Recorded data =

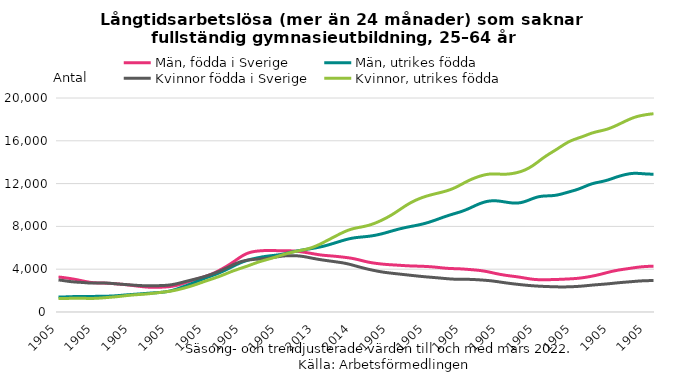
| Category | Män, födda i Sverige | Män, utrikes födda | Kvinnor födda i Sverige | Kvinnor, utrikes födda |
|---|---|---|---|---|
| 2006 | 3267.152 | 1395.05 | 2998.979 | 1259.358 |
| 2006-02 | 3238.533 | 1401.721 | 2961.518 | 1262.43 |
| 2006-03 | 3202.099 | 1409.549 | 2918.744 | 1265.991 |
| 2006-04 | 3160.918 | 1419.148 | 2876.447 | 1270.606 |
| 2006-05 | 3116.667 | 1430.543 | 2839.664 | 1276.511 |
| 2006-06 | 3068.672 | 1442.481 | 2811.801 | 1282.691 |
| 2006-07 | 3015.595 | 1452.34 | 2791.806 | 1286.376 |
| 2006-08 | 2956.97 | 1458.276 | 2775.028 | 1285.47 |
| 2006-09 | 2895.355 | 1460.155 | 2755.404 | 1280.343 |
| 2006-10 | 2835.872 | 1458.864 | 2732.393 | 1273.265 |
| 2006-11 | 2785.518 | 1457.084 | 2711.707 | 1268.029 |
| 2006-12 | 2749.116 | 1457.406 | 2699.819 | 1268.317 |
| 2007 | 2727.282 | 1460.265 | 2698.838 | 1276.295 |
| 2007-02 | 2715.151 | 1464.189 | 2703.954 | 1291.378 |
| 2007-03 | 2707.458 | 1468.663 | 2708.224 | 1311.257 |
| 2007-04 | 2699.46 | 1473.386 | 2707.236 | 1333.669 |
| 2007-05 | 2687.378 | 1479.134 | 2697.577 | 1356.168 |
| 2007-06 | 2669.793 | 1488.168 | 2678.893 | 1378.967 |
| 2007-07 | 2648.442 | 1502.323 | 2654.727 | 1403.532 |
| 2007-08 | 2626.429 | 1522.04 | 2629.486 | 1431.236 |
| 2007-09 | 2603.976 | 1546.046 | 2605.937 | 1462.244 |
| 2007-10 | 2579.192 | 1571.668 | 2585.157 | 1495.196 |
| 2007-11 | 2550.428 | 1596.424 | 2564.778 | 1528.171 |
| 2007-12 | 2518.201 | 1619.054 | 2543.224 | 1559.025 |
| 2008 | 2484.063 | 1639.885 | 2521.066 | 1586.095 |
| 2008-02 | 2449.58 | 1659.923 | 2499.508 | 1608.815 |
| 2008-03 | 2414.611 | 1680.42 | 2481.104 | 1628.391 |
| 2008-04 | 2380.12 | 1701.778 | 2467.095 | 1647.396 |
| 2008-05 | 2350.188 | 1724.357 | 2458.128 | 1668.758 |
| 2008-06 | 2327.929 | 1747.524 | 2454.654 | 1693.602 |
| 2008-07 | 2313.251 | 1769.451 | 2454.614 | 1721.983 |
| 2008-08 | 2306.055 | 1789.048 | 2456.511 | 1753.54 |
| 2008-09 | 2306.629 | 1807.221 | 2460.11 | 1786.68 |
| 2008-10 | 2314.102 | 1827.067 | 2465.609 | 1820.243 |
| 2008-11 | 2327.049 | 1853.247 | 2475.196 | 1853.946 |
| 2008-12 | 2344.817 | 1890.383 | 2491.653 | 1888.849 |
| 2009 | 2369.305 | 1942.43 | 2517.891 | 1927.596 |
| 2009-02 | 2405.437 | 2011.544 | 2557.313 | 1973.613 |
| 2009-03 | 2458.176 | 2096.198 | 2610.261 | 2028.466 |
| 2009-04 | 2527.849 | 2192.393 | 2673.635 | 2091.707 |
| 2009-05 | 2610.751 | 2294.817 | 2745.027 | 2161.9 |
| 2009-06 | 2703.311 | 2399.37 | 2820.815 | 2238.196 |
| 2009-07 | 2800.537 | 2505.61 | 2896.277 | 2319.129 |
| 2009-08 | 2897.171 | 2614.769 | 2968.34 | 2403.875 |
| 2009-09 | 2990.088 | 2727.336 | 3038.152 | 2493.905 |
| 2009-10 | 3078.747 | 2842.883 | 3108.571 | 2590.147 |
| 2009-11 | 3164.152 | 2958.663 | 3181.782 | 2690.52 |
| 2009-12 | 3250.122 | 3072.349 | 3260.789 | 2792.735 |
| 2010 | 3341.085 | 3182.2 | 3346.281 | 2893.702 |
| 2010-02 | 3441.548 | 3287.578 | 3438.062 | 2991.125 |
| 2010-03 | 3555.445 | 3390.654 | 3536.751 | 3086.309 |
| 2010-04 | 3684.339 | 3496.005 | 3642.776 | 3182.128 |
| 2010-05 | 3827.148 | 3607.926 | 3755.798 | 3282.014 |
| 2010-06 | 3979.614 | 3729.33 | 3876.313 | 3388.664 |
| 2010-07 | 4139.958 | 3859.644 | 4006.298 | 3501.923 |
| 2010-08 | 4309.221 | 3997.139 | 4144.672 | 3619.057 |
| 2010-09 | 4488.462 | 4139.889 | 4285.974 | 3734.176 |
| 2010-10 | 4679.093 | 4284.17 | 4422.928 | 3842.738 |
| 2010-11 | 4878.296 | 4424.717 | 4549.528 | 3944.655 |
| 2010-12 | 5075.755 | 4556.033 | 4658.99 | 4041.481 |
| 2011 | 5256.992 | 4673.441 | 4747.058 | 4136.688 |
| 2011-02 | 5409.314 | 4775.966 | 4814.309 | 4234.202 |
| 2011-03 | 5525.337 | 4864.432 | 4862.685 | 4336.139 |
| 2011-04 | 5606.609 | 4940.696 | 4896.505 | 4441.7 |
| 2011-05 | 5660.545 | 5008.15 | 4920.52 | 4547.314 |
| 2011-06 | 5696.104 | 5069.255 | 4938.616 | 4646.707 |
| 2011-07 | 5721.16 | 5125.068 | 4955.793 | 4737.974 |
| 2011-08 | 5738.535 | 5174.851 | 4977.483 | 4822.301 |
| 2011-09 | 5748.783 | 5216.939 | 5007.646 | 4903.725 |
| 2011-10 | 5750.606 | 5251.632 | 5047.088 | 4985.593 |
| 2011-11 | 5744.88 | 5283.245 | 5093.263 | 5070.032 |
| 2011-12 | 5735.992 | 5316.065 | 5140.913 | 5157.844 |
| 2012 | 5728.743 | 5354.878 | 5185.977 | 5247.933 |
| 2012-02 | 5725.171 | 5403.317 | 5223.258 | 5337.72 |
| 2012-03 | 5723.586 | 5461.634 | 5249.582 | 5423.36 |
| 2012-04 | 5720.491 | 5527.678 | 5264.612 | 5502.196 |
| 2012-05 | 5711.03 | 5595.55 | 5268.477 | 5574.421 |
| 2012-06 | 5692.63 | 5659.769 | 5261.939 | 5640.772 |
| 2012-07 | 5665.467 | 5718.172 | 5245.205 | 5702.095 |
| 2012-08 | 5630.643 | 5770.137 | 5217.258 | 5759.466 |
| 2012-09 | 5589.933 | 5816.82 | 5177.405 | 5817.855 |
| 2012-10 | 5544.816 | 5861.132 | 5127.372 | 5884.493 |
| 2012-11 | 5496.148 | 5905.244 | 5071.068 | 5964.87 |
| 2012-12 | 5445.293 | 5951.322 | 5013.727 | 6061.265 |
| 2013 | 5395.89 | 6002.324 | 4959.643 | 6175.083 |
| 2013-02 | 5351.395 | 6058.977 | 4910.071 | 6304.395 |
| 2013-03 | 5314.058 | 6122.508 | 4865.393 | 6445.298 |
| 2013-04 | 5284.383 | 6193.412 | 4824.045 | 6593.017 |
| 2013-05 | 5260.568 | 6271.793 | 4784.686 | 6742.142 |
| 2013-06 | 5238.493 | 6356.291 | 4745.649 | 6891.489 |
| 2013-07 | 5213.851 | 6444.037 | 4706.129 | 7040.516 |
| 2013-08 | 5185.631 | 6533.201 | 4666.047 | 7189.072 |
| 2013-09 | 5154.726 | 6621.843 | 4623.951 | 7333.446 |
| 2013-10 | 5121.996 | 6707.153 | 4576.24 | 7468.911 |
| 2013-11 | 5086.826 | 6785.368 | 4518.647 | 7591.325 |
| 2013-12 | 5046.383 | 6853.792 | 4450.698 | 7696.41 |
| 2014 | 4996.886 | 6909.451 | 4374.421 | 7781.475 |
| 2014-02 | 4937.124 | 6952.313 | 4294.298 | 7848.731 |
| 2014-03 | 4869.377 | 6985.488 | 4214.623 | 7905.719 |
| 2014-04 | 4797.499 | 7013.237 | 4138.053 | 7960.844 |
| 2014-05 | 4727.187 | 7040.777 | 4066.218 | 8021.436 |
| 2014-06 | 4664.368 | 7072.353 | 3999.25 | 8093.246 |
| 2014-07 | 4611.305 | 7111.368 | 3935.795 | 8179.539 |
| 2014-08 | 4566.978 | 7158.357 | 3874.805 | 8281.806 |
| 2014-09 | 4529.449 | 7214.666 | 3817.587 | 8398.93 |
| 2014-10 | 4496.013 | 7279.942 | 3765.905 | 8527.694 |
| 2014-11 | 4465.917 | 7352.591 | 3720.534 | 8664.769 |
| 2014-12 | 4440.736 | 7431.328 | 3681.366 | 8811.989 |
| 2015 | 4420.434 | 7513.481 | 3646.163 | 8971.045 |
| 2015-02 | 4403.421 | 7595.758 | 3613.639 | 9141.743 |
| 2015-03 | 4386.866 | 7675.856 | 3582.065 | 9323.695 |
| 2015-04 | 4368.987 | 7751.761 | 3550.462 | 9513.892 |
| 2015-05 | 4350.437 | 7821.828 | 3518.595 | 9707.946 |
| 2015-06 | 4332.464 | 7886.281 | 3487.255 | 9897.458 |
| 2015-07 | 4316.534 | 7945.562 | 3456.089 | 10075.117 |
| 2015-08 | 4303.944 | 8001.821 | 3425.153 | 10236.863 |
| 2015-09 | 4294.43 | 8057.519 | 3394.111 | 10381.898 |
| 2015-10 | 4286.778 | 8114.616 | 3363.255 | 10512.883 |
| 2015-11 | 4278.623 | 8176.465 | 3333.795 | 10631.165 |
| 2015-12 | 4267.475 | 8244.843 | 3306.129 | 10735.941 |
| 2016 | 4253.23 | 8321.622 | 3280.661 | 10828.263 |
| 2016-02 | 4235.823 | 8408.697 | 3256.912 | 10911.864 |
| 2016-03 | 4214.707 | 8503.834 | 3233.249 | 10988.149 |
| 2016-04 | 4189.114 | 8603.9 | 3208.967 | 11059.45 |
| 2016-05 | 4159.118 | 8707.372 | 3183.347 | 11128.973 |
| 2016-06 | 4127.805 | 8810.928 | 3156.634 | 11200.21 |
| 2016-07 | 4099.706 | 8911.786 | 3130.252 | 11277.801 |
| 2016-08 | 4077.869 | 9008.685 | 3105.71 | 11365.079 |
| 2016-09 | 4062.288 | 9099.293 | 3084.554 | 11466.951 |
| 2016-10 | 4051.881 | 9185.451 | 3069.426 | 11586.1 |
| 2016-11 | 4043.12 | 9270.284 | 3061.023 | 11721.669 |
| 2016-12 | 4031.618 | 9359.481 | 3057.966 | 11870.435 |
| 2017 | 4014.948 | 9458.463 | 3057.258 | 12024.436 |
| 2017-02 | 3993.821 | 9570.404 | 3055.339 | 12175.214 |
| 2017-03 | 3970.913 | 9694.553 | 3049.972 | 12315.789 |
| 2017-04 | 3947.362 | 9826.639 | 3039.909 | 12442.472 |
| 2017-05 | 3922.492 | 9959.128 | 3025.382 | 12554.672 |
| 2017-06 | 3893.409 | 10083.863 | 3007.922 | 12654.973 |
| 2017-07 | 3857.102 | 10193.696 | 2988.68 | 12743.522 |
| 2017-08 | 3812.203 | 10282.175 | 2967.778 | 12817.599 |
| 2017-09 | 3758.646 | 10346.002 | 2944.096 | 12871.089 |
| 2017-10 | 3697.807 | 10383.279 | 2915.32 | 12899.712 |
| 2017-11 | 3634.003 | 10394.82 | 2880.605 | 12906.256 |
| 2017-12 | 3572.656 | 10383.125 | 2841.377 | 12898.248 |
| 2018 | 3516.513 | 10352.789 | 2799.873 | 12885.061 |
| 2018-02 | 3466.57 | 10311.038 | 2757.809 | 12877.352 |
| 2018-03 | 3422.376 | 10264.975 | 2716.904 | 12882.273 |
| 2018-04 | 3383.385 | 10222.515 | 2678.42 | 12904.493 |
| 2018-05 | 3347.627 | 10190.136 | 2642.719 | 12943.241 |
| 2018-06 | 3311.405 | 10176.828 | 2609.06 | 12996.735 |
| 2018-07 | 3271.627 | 10192.587 | 2576.934 | 13066.572 |
| 2018-08 | 3226.529 | 10240.906 | 2546.072 | 13155 |
| 2018-09 | 3177.108 | 10319.006 | 2516.581 | 13265.932 |
| 2018-10 | 3127.871 | 10419.651 | 2489.283 | 13401.934 |
| 2018-11 | 3084.119 | 10531.376 | 2465.072 | 13563.974 |
| 2018-12 | 3049.826 | 10638.97 | 2443.486 | 13750.972 |
| 2019 | 3028.023 | 10730.29 | 2424.352 | 13957.814 |
| 2019-02 | 3017.587 | 10794.737 | 2408.284 | 14173.861 |
| 2019-03 | 3015.383 | 10831.5 | 2394.949 | 14386.645 |
| 2019-04 | 3017.911 | 10848.471 | 2383.243 | 14586.77 |
| 2019-05 | 3022.429 | 10858.457 | 2372.375 | 14772.161 |
| 2019-06 | 3028.651 | 10874.92 | 2362.169 | 14948.964 |
| 2019-07 | 3036.635 | 10906.171 | 2353.415 | 15125.083 |
| 2019-08 | 3046.345 | 10957.465 | 2347.025 | 15307.756 |
| 2019-09 | 3058.226 | 11027.597 | 2344.097 | 15495.483 |
| 2019-10 | 3071.425 | 11106.859 | 2345.074 | 15678.763 |
| 2019-11 | 3085.011 | 11186.989 | 2350.13 | 15846.363 |
| 2019-12 | 3099.802 | 11266.848 | 2358.803 | 15988.497 |
| 2020 | 3117.823 | 11348.766 | 2371.054 | 16106.612 |
| 2020-02 | 3140.808 | 11437.685 | 2386.357 | 16208.298 |
| 2020-03 | 3170.429 | 11539.75 | 2405.565 | 16305.692 |
| 2020-04 | 3206.535 | 11653.746 | 2428.959 | 16407.705 |
| 2020-05 | 3249.258 | 11773.287 | 2456.063 | 16516.802 |
| 2020-06 | 3297.773 | 11887.662 | 2484.639 | 16626.79 |
| 2020-07 | 3351.225 | 11984.984 | 2512.158 | 16726.801 |
| 2020-08 | 3410.076 | 12061.078 | 2537.326 | 16810.402 |
| 2020-09 | 3474.684 | 12122.528 | 2560.364 | 16880.026 |
| 2020-10 | 3544.884 | 12181.471 | 2582.312 | 16944.917 |
| 2020-11 | 3619.305 | 12247.848 | 2604.879 | 17014.632 |
| 2020-12 | 3694.585 | 12327.141 | 2629.946 | 17099.026 |
| 2021 | 3765.623 | 12418.708 | 2657.919 | 17200.654 |
| 2021-02 | 3830.222 | 12517.922 | 2687.891 | 17317.913 |
| 2021-03 | 3887.433 | 12615.674 | 2717.569 | 17447.188 |
| 2021-04 | 3937.776 | 12705.134 | 2745.103 | 17582.826 |
| 2021-05 | 3982.661 | 12784.586 | 2769.918 | 17720.938 |
| 2021-06 | 4024.359 | 12852.617 | 2792.898 | 17857.343 |
| 2021-07 | 4065.741 | 12908.208 | 2816.013 | 17988.503 |
| 2021-08 | 4107.776 | 12946.815 | 2840.087 | 18108.205 |
| 2021-09 | 4149.405 | 12961.783 | 2864.593 | 18211.147 |
| 2021-10 | 4186.966 | 12954.603 | 2887.129 | 18293.285 |
| 2021-11 | 4217.862 | 12935.618 | 2905.653 | 18358.345 |
| 2021-12 | 4241.716 | 12913.943 | 2919.278 | 18412.377 |
| 2022 | 4259.835 | 12896.421 | 2928.97 | 18459.5 |
| 2022-02 | 4273.247 | 12885.042 | 2935.981 | 18499.015 |
| 2022-03 | 4280.04 | 12876.449 | 2939.039 | 18526.332 |

About this task =
From the records above, quote only the lines running from the line with "3039.909 | 12442.472 |" to the line with "2609.06 | 12996.735 |", both lines included.

Written response =
| 2017-04 | 3947.362 | 9826.639 | 3039.909 | 12442.472 |
| 2017-05 | 3922.492 | 9959.128 | 3025.382 | 12554.672 |
| 2017-06 | 3893.409 | 10083.863 | 3007.922 | 12654.973 |
| 2017-07 | 3857.102 | 10193.696 | 2988.68 | 12743.522 |
| 2017-08 | 3812.203 | 10282.175 | 2967.778 | 12817.599 |
| 2017-09 | 3758.646 | 10346.002 | 2944.096 | 12871.089 |
| 2017-10 | 3697.807 | 10383.279 | 2915.32 | 12899.712 |
| 2017-11 | 3634.003 | 10394.82 | 2880.605 | 12906.256 |
| 2017-12 | 3572.656 | 10383.125 | 2841.377 | 12898.248 |
| 2018 | 3516.513 | 10352.789 | 2799.873 | 12885.061 |
| 2018-02 | 3466.57 | 10311.038 | 2757.809 | 12877.352 |
| 2018-03 | 3422.376 | 10264.975 | 2716.904 | 12882.273 |
| 2018-04 | 3383.385 | 10222.515 | 2678.42 | 12904.493 |
| 2018-05 | 3347.627 | 10190.136 | 2642.719 | 12943.241 |
| 2018-06 | 3311.405 | 10176.828 | 2609.06 | 12996.735 |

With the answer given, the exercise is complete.